Friday, September 23, 2005

Raja Halwani

Professor of Philosophy at The School of the Art Institute of Chicago, will be blogging soon! Check back for updates!


  • Dear Mr. Halwani:

    I read your piece, "Lies, Double Standards, and Culpable Falacies" on the EI site. It is so true that an organic movement can never be disbanded, it can only morph into whatever the need requires it to become. It is such a helpless feeling to see and read all that is happening, knowing that all the screaming in the world seems to fall on def ears.

    I'm a student without a teacher. Thank goodness I have the internet. I'm learning everyday about the history of the Middle East and it is so painful to see the disaster unfold on such a rich and vital center of humanity.

    I'll look for more of your writings in the days to come and thank you.

    By Anonymous Ginger, at 2:36 PM  

  • Dear Raja.

    I cannot find an email adress for you anywhere on this blog or the SAIC site. I am writing this posting to see the possibility of doing an independant study with you this summer. Are you available?
    I am in the VCS program @ SAIC & would like to do an independant study on phenomenology and its precursors this summer if you are available. If not this summer, then possibly in the fall?
    my email address is

    thanks much,
    Bret Schneider

    By Blogger Lisa, at 8:36 AM  

  • Hi Raja,

    This is Nancy you remember me? I survived my brain surgery and I am back to bother you.

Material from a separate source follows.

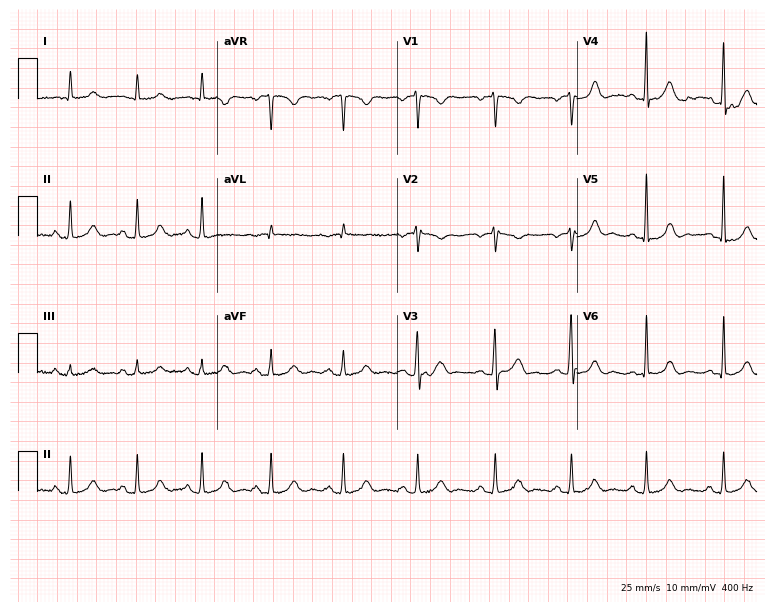
Resting 12-lead electrocardiogram (7.3-second recording at 400 Hz). Patient: a 33-year-old woman. Read as a normal ECG.
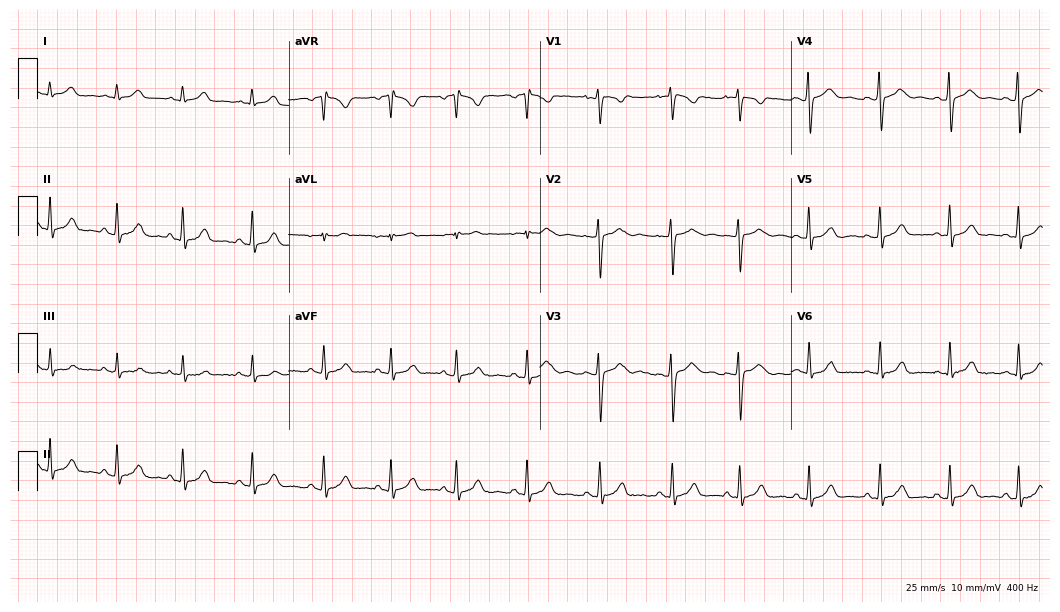
Resting 12-lead electrocardiogram (10.2-second recording at 400 Hz). Patient: a woman, 19 years old. Read as a normal ECG.

    It is your fault because when I need help with some thing like this, you are the person I think of and have the most confidence in.

    I consider this a philosphical, moral and ethical subject.
    I am completely dedicated to it and hope you can find a way to help me get the word out.

    Any advise will be greatly appreciated.



    Some issues transcend sides. Some problems are purely human. Some answers can come from everyone.

    Such is the case of, "The List Project", a grass roots organization formed to help Iraqi Allies and their families find safety and new hope in the United States.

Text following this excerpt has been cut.